PROMPT: Copy, from the entries below, each line where the word "cells" can be found.

Dataset items:
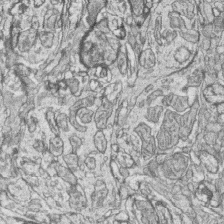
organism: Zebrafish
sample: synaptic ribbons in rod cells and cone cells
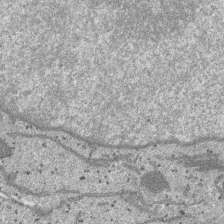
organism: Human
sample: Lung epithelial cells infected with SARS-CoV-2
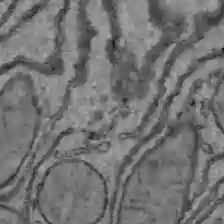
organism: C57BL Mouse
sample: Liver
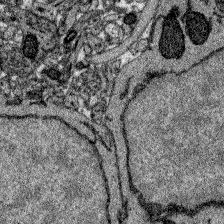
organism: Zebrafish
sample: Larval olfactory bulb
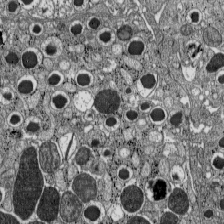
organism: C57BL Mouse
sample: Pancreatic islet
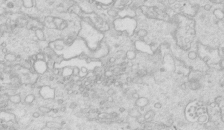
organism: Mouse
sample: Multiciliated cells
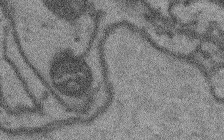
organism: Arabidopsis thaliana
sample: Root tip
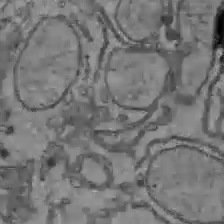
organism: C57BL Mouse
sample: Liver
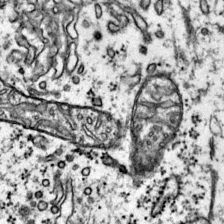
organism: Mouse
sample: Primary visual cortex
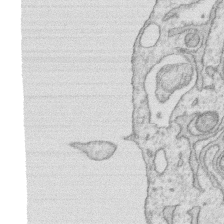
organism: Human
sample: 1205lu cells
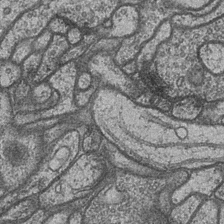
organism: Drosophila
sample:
* * *
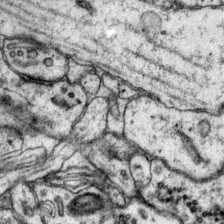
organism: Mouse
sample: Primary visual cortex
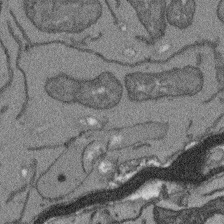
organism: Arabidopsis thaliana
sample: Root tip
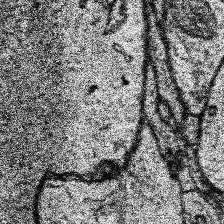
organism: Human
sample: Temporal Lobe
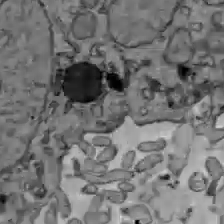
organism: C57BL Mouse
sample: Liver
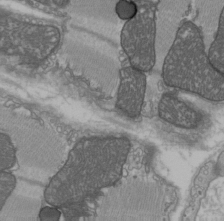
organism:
--
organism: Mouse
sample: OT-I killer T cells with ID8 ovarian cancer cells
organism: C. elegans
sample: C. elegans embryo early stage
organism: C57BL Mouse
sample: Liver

RESULT BELOW:
sample: synaptic ribbons in rod cells and cone cells
sample: Lung epithelial cells infected with SARS-CoV-2
sample: Multiciliated cells
sample: 1205lu cells
sample: OT-I killer T cells with ID8 ovarian cancer cells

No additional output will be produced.